17987034. METHOD, ELECTRONIC DEVICE, AND COMPUTER PROGRAM PRODUCT FOR SPEECH SYNTHESIS simplified abstract (Dell Products L.P.)

From WikiPatents
Jump to navigation Jump to search

METHOD, ELECTRONIC DEVICE, AND COMPUTER PROGRAM PRODUCT FOR SPEECH SYNTHESIS

Organization Name

Dell Products L.P.

Inventor(s)

Zijia Wang of WeiFang (CN)

Zhisong Liu of Shenzhen (CN)

Zhen Jia of Shanghai (CN)

METHOD, ELECTRONIC DEVICE, AND COMPUTER PROGRAM PRODUCT FOR SPEECH SYNTHESIS - A simplified explanation of the abstract

This abstract first appeared for US patent application 17987034 titled 'METHOD, ELECTRONIC DEVICE, AND COMPUTER PROGRAM PRODUCT FOR SPEECH SYNTHESIS

The abstract describes a method, electronic device, and computer program product for speech synthesis. The method involves extracting voice feature vectors of speakers from audio, calculating loss functions, and generating a speech synthesis model.

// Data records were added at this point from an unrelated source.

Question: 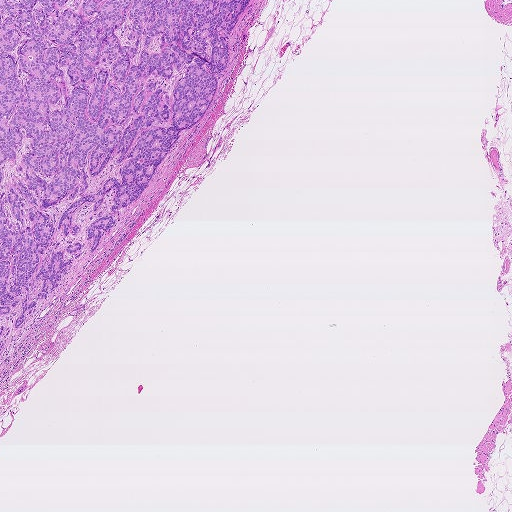
Lymph node section stained with H&E, from a whole-slide image of a breast-cancer sentinel node. Magnification about 2.5×, about 1.9 mm across the frame, about 3.6 µm per pixel.
Estimate the proportion of this field that is metastatic tumour.

Choices:
 (A) about 5% or less
 (B) none: no tumour is outlined
 (C) about 25% to 45%
 (D) about 50% or more
 (E) about 10% to 20%

Answer: (E) about 10% to 20%
About 20% of the field is tumour.
Tumour region outline (a closed clockwise path, crop pixels): (0, 0), (253, 0), (230, 35), (207, 112), (178, 133), (141, 196), (117, 210), (113, 217), (121, 218), (94, 252), (91, 240), (0, 350).
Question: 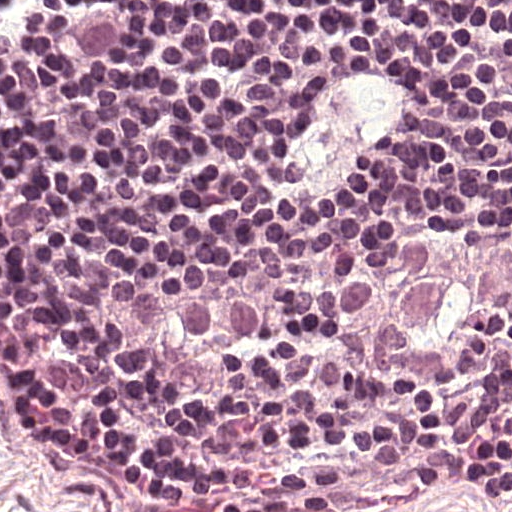
This is a crop of a whole-slide image: an H&E-stained breast-cancer sentinel lymph node section at roughly 40× magnification (about 0.24 µm per pixel; the crop spans about 0.12 mm).
About how much of this crop is taken up by metastatic carcinoma?

Choices:
 (A) about 5% or less
 (B) about 10% to 20%
 (C) about 25% to 45%
 (D) none: no tumour is outlined
 (E) about 50% or more

Answer: (B) about 10% to 20%
About 20% of the field is tumour.
Metastatic tumour outline, simplified to 8 points and listed clockwise in crop pixels (x, y): (416, 217), (511, 231), (511, 339), (399, 378), (179, 370), (95, 331), (88, 319), (159, 277).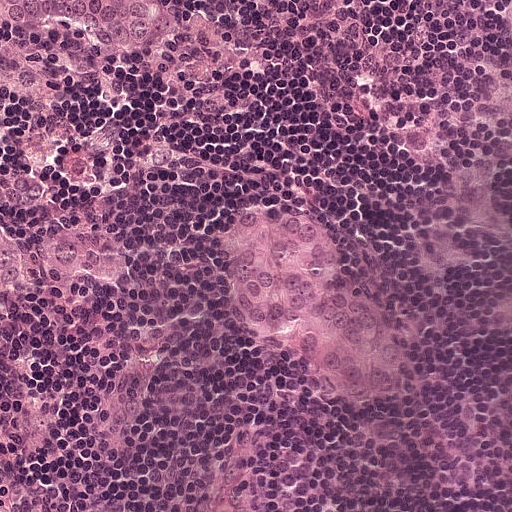
Lymph node section stained with H&E, from a whole-slide image of a breast-cancer sentinel node. Magnification about 20×, about 0.25 mm across the frame, about 0.49 µm per pixel.
Outlines of four tumour regions, largest first (closed clockwise paths, crop pixels): region 1: (276, 208), (313, 234), (332, 258), (328, 287), (362, 298), (405, 336), (412, 394), (380, 411), (365, 408), (288, 356), (240, 333), (228, 316), (218, 274), (222, 223), (234, 212); region 2: (0, 0), (148, 2), (155, 26), (140, 39), (43, 93), (17, 98), (1, 94); region 3: (0, 225), (17, 244), (25, 274), (23, 286), (0, 298); region 4: (499, 0), (511, 0), (511, 33), (505, 33), (498, 32), (496, 21), (496, 10), (497, 4), (498, 4).
One more small tumour piece is annotated here but not outlined.
The annotated tumour makes up about 15% of the crop.
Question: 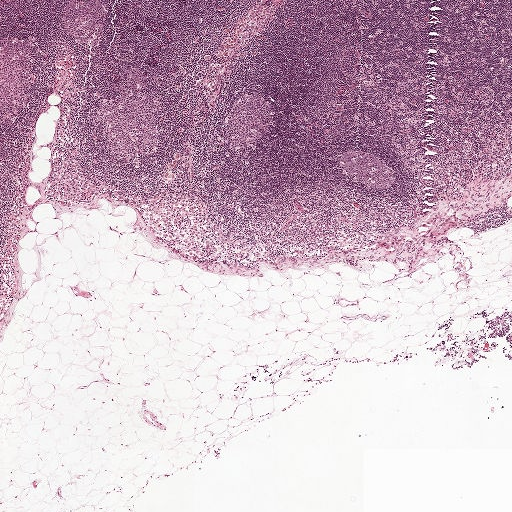
This is a crop of a whole-slide image: an H&E-stained breast-cancer sentinel lymph node section at roughly 2.5× magnification (about 3.9 µm per pixel; the crop spans about 2.0 mm).
About how much of this crop is taken up by metastatic carcinoma?

Choices:
 (A) about 5% or less
 (B) about 10% to 20%
 (C) about 25% to 45%
 (D) none: no tumour is outlined
 (E) about 50% or more

Answer: (A) about 5% or less
Under 5% of the field is tumour.
The outlined metastatic tumour's edge, as a closed clockwise path of 10 points: (436, 212), (439, 214), (439, 218), (436, 223), (425, 227), (421, 227), (421, 222), (424, 219), (431, 216), (435, 214).
One more small tumour piece is annotated here but not outlined.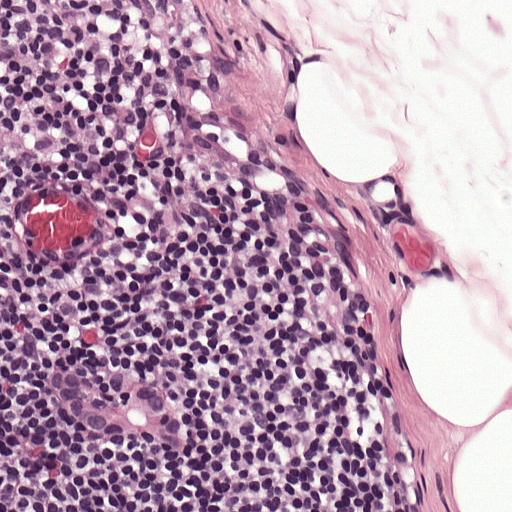
This is a crop of a whole-slide image: an H&E-stained breast-cancer sentinel lymph node section at roughly 20× magnification (about 0.49 µm per pixel; the crop spans about 0.25 mm).
Metastatic tumour outline, simplified to 13 points and listed clockwise in crop pixels (x, y): (58, 364), (110, 364), (150, 376), (189, 402), (197, 418), (198, 438), (192, 458), (173, 463), (136, 450), (118, 450), (100, 441), (44, 392), (43, 372).
Tumour covers about 5% of the frame.
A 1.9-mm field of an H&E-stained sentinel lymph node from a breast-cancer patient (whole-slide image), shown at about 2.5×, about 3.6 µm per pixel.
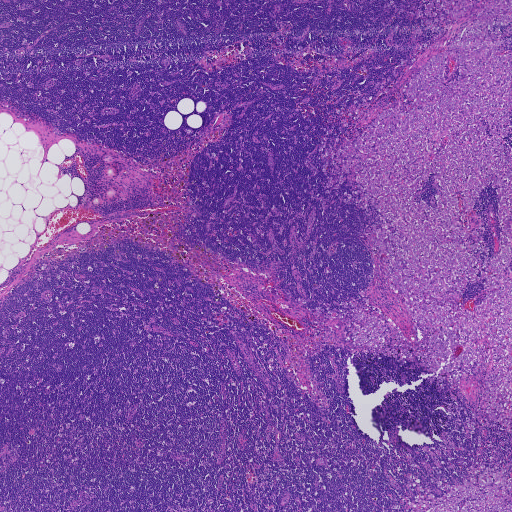
Question: Outline the metastatic carcinoma in this image, as closed paths of (x, y) pixel coordinates.
Answer: Five metastatic tumour regions, each outlined as a closed clockwise path in crop pixels (x, y), largest first: region 1: (511, 0), (511, 420), (476, 417), (474, 434), (472, 376), (445, 389), (418, 359), (351, 346), (343, 301), (423, 336), (360, 237), (377, 207), (344, 203), (361, 193), (354, 166), (327, 194), (334, 176), (322, 169), (395, 99), (413, 101), (403, 86), (457, 36), (423, 2); region 2: (482, 464), (507, 471), (511, 490), (505, 500), (511, 501), (511, 511), (410, 511), (414, 510), (422, 488), (432, 491), (430, 493), (435, 498), (442, 497), (450, 489), (440, 488), (436, 482), (439, 480), (454, 487), (464, 483), (463, 480), (471, 474), (478, 484), (485, 469), (480, 468); region 3: (362, 107), (367, 110), (360, 120), (352, 125), (345, 125), (339, 116), (335, 113), (337, 109), (348, 113), (354, 113); region 4: (324, 136), (330, 136), (328, 141), (328, 146), (332, 142), (337, 136), (340, 138), (337, 146), (328, 155), (323, 158), (317, 149); region 5: (378, 81), (390, 88), (390, 91), (388, 92), (380, 91), (374, 86).
Three more small tumour pieces are annotated here but not outlined.
The annotated tumour makes up about 20% of the crop.
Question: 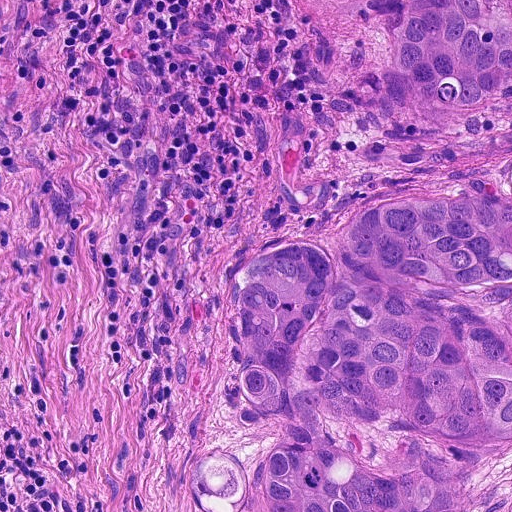
Lymph node section stained with H&E, from a whole-slide image of a breast-cancer sentinel node. Magnification about 20×, about 0.23 mm across the frame, about 0.45 µm per pixel.
About how much of this crop is taken up by metastatic carcinoma?

Choices:
 (A) about 50% or more
 (B) about 5% or less
 (C) none: no tumour is outlined
 (D) about 25% to 45%
 (E) about 10% to 20%

Answer: (D) about 25% to 45%
About 35% of the field is tumour.
Two metastatic tumour regions, each outlined as a closed clockwise path in crop pixels (x, y), largest first: region 1: (508, 155), (511, 442), (483, 461), (466, 511), (191, 511), (182, 456), (226, 441), (252, 464), (284, 444), (270, 420), (250, 432), (220, 396), (228, 304), (246, 262), (286, 240), (332, 238), (386, 194), (506, 194); region 2: (369, 0), (511, 0), (511, 92), (474, 120), (424, 124), (374, 103), (360, 103), (380, 60), (389, 14).
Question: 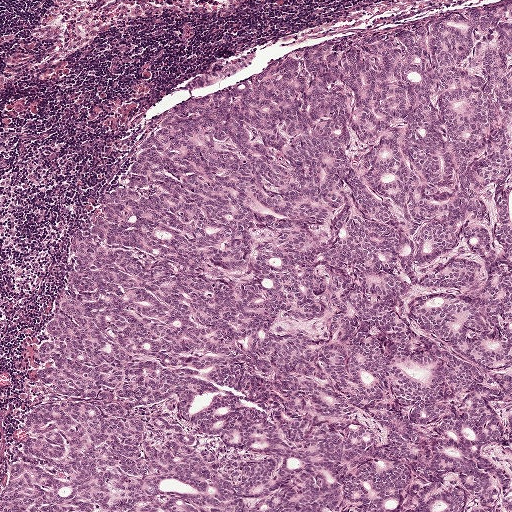
H&E-stained section of a sentinel lymph node (breast cancer), from a whole-slide image, viewed at about 5×: the field is about 1 mm across, about 1.9 µm per pixel.
Roughly what share of this field is metastatic tumour?

Choices:
 (A) about 25% to 45%
 (B) about 5% or less
 (C) about 10% to 20%
 (D) none: no tumour is outlined
 (E) about 50% or more

Answer: (E) about 50% or more
About 80% of the field is tumour.
Two metastatic tumour regions, each outlined as a closed clockwise path in crop pixels (x, y), largest first: region 1: (505, 0), (511, 511), (2, 511), (41, 320), (76, 239), (145, 130), (281, 47); region 2: (251, 45), (260, 46), (254, 60), (232, 69), (223, 77), (201, 88), (189, 89), (182, 85), (190, 73), (201, 64), (216, 57), (239, 52).
Question: 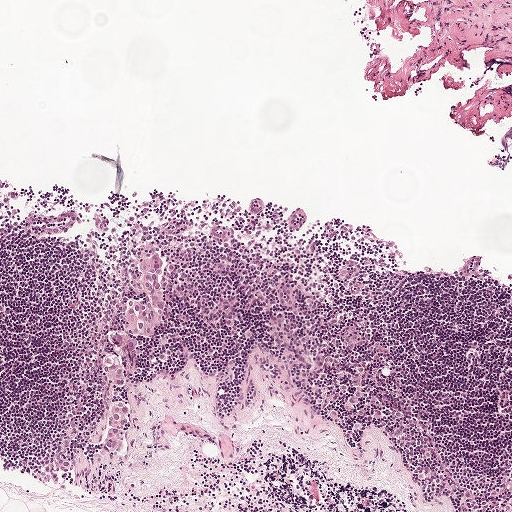
A 1-mm field of an H&E-stained sentinel lymph node from a breast-cancer patient (whole-slide image), shown at about 5×, about 1.9 µm per pixel.
Roughly what share of this field is metastatic tumour?

Choices:
 (A) about 10% to 20%
 (B) about 50% or more
 (C) about 5% or less
 (D) none: no tumour is outlined
 (E) about 25% to 45%

Answer: (C) about 5% or less
Under 5% of the field is tumour.
One metastatic tumour region; its boundary, reduced to 23 corners and listed clockwise: (158, 252), (164, 261), (159, 277), (163, 320), (156, 336), (138, 344), (140, 360), (137, 368), (112, 391), (114, 399), (127, 406), (126, 431), (118, 453), (108, 454), (102, 446), (107, 421), (102, 364), (112, 351), (110, 337), (122, 331), (129, 293), (135, 289), (136, 260).
Question: 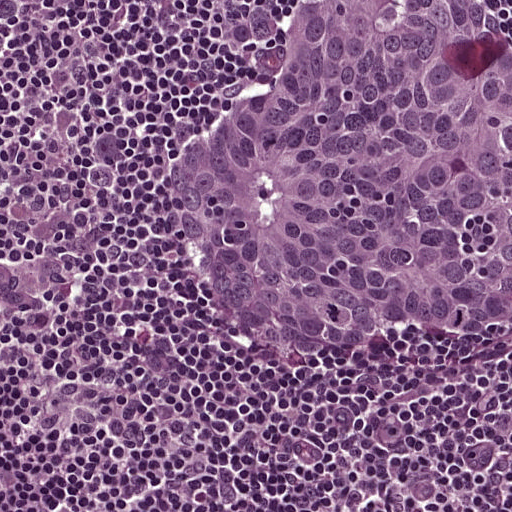
Lymph node section stained with H&E, from a whole-slide image of a breast-cancer sentinel node. Magnification about 20×, about 0.25 mm across the frame, about 0.49 µm per pixel.
Roughly what share of this field is metastatic tumour?

Choices:
 (A) none: no tumour is outlined
 (B) about 5% or less
 (C) about 25% to 45%
 (D) about 10% to 20%
 (E) about 50% or more

Answer: (C) about 25% to 45%
About 40% of the field is tumour.
Metastatic tumour outline, simplified to 9 points and listed clockwise in crop pixels (x, y): (293, 0), (490, 0), (511, 36), (511, 336), (395, 372), (253, 355), (186, 262), (168, 208), (173, 150).
Question: 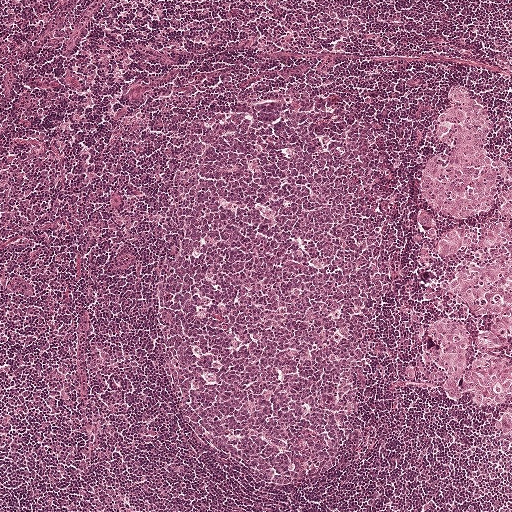
A 1-mm field of an H&E-stained sentinel lymph node from a breast-cancer patient (whole-slide image), shown at about 5×, about 1.9 µm per pixel.
Roughly what share of this field is metastatic tumour?

  • Utilizes voice feature vectors of speakers to optimize and train a speech synthesis model.
  • Calculates loss functions based on distances between voice feature vectors and texts with corresponding real audios.
  • Generates a speech synthesis model to output high-quality audio with target voice features based on texts.

Potential Applications: - Speech synthesis for virtual assistants - Voice cloning for personalized audio messages - Language translation with natural-sounding voices

Problems Solved: - Improving the quality and accuracy of speech synthesis - Enhancing the naturalness and expressiveness of synthesized speech

Benefits: - Customizable voice features for specific applications - Enhanced user experience with more natural-sounding speech - Efficient training and optimization of speech synthesis models

Commercial Applications: - Voice-enabled devices and applications - Language learning platforms - Customer service automation systems

Prior Art: There are existing methods for speech synthesis using voice feature vectors, but this approach combines multiple loss functions for improved model training and optimization.

Frequently Updated Research: Ongoing research focuses on refining the calculation of loss functions and further enhancing the naturalness of synthesized speech.

Questions about Speech Synthesis: 1. How does this method differ from traditional speech synthesis techniques? This method incorporates multiple loss functions for improved model training and optimization, resulting in higher-quality synthesized speech.

2. What are the potential limitations of using voice feature vectors for speech synthesis? Voice feature vectors may not capture all nuances of a speaker's voice, leading to potential limitations in accurately replicating natural speech patterns.


Original Abstract Submitted

Embodiments of the present disclosure provide a method, an electronic device, and a computer program product for speech synthesis. The method for speech synthesis includes: extracting a plurality of voice feature vectors of a plurality of speakers from a plurality of audios corresponding to the plurality of speakers; calculating a first loss function based on distances between the plurality of voice feature vectors of the plurality of speakers; calculating a second loss function according to a plurality of texts and a plurality of corresponding real audios; and generating a speech synthesis model based on the first loss function and the second loss function. By implementing the method, the speech synthesis model can be optimized and trained, so that a high-quality audio with target voice features can be outputted based on the texts.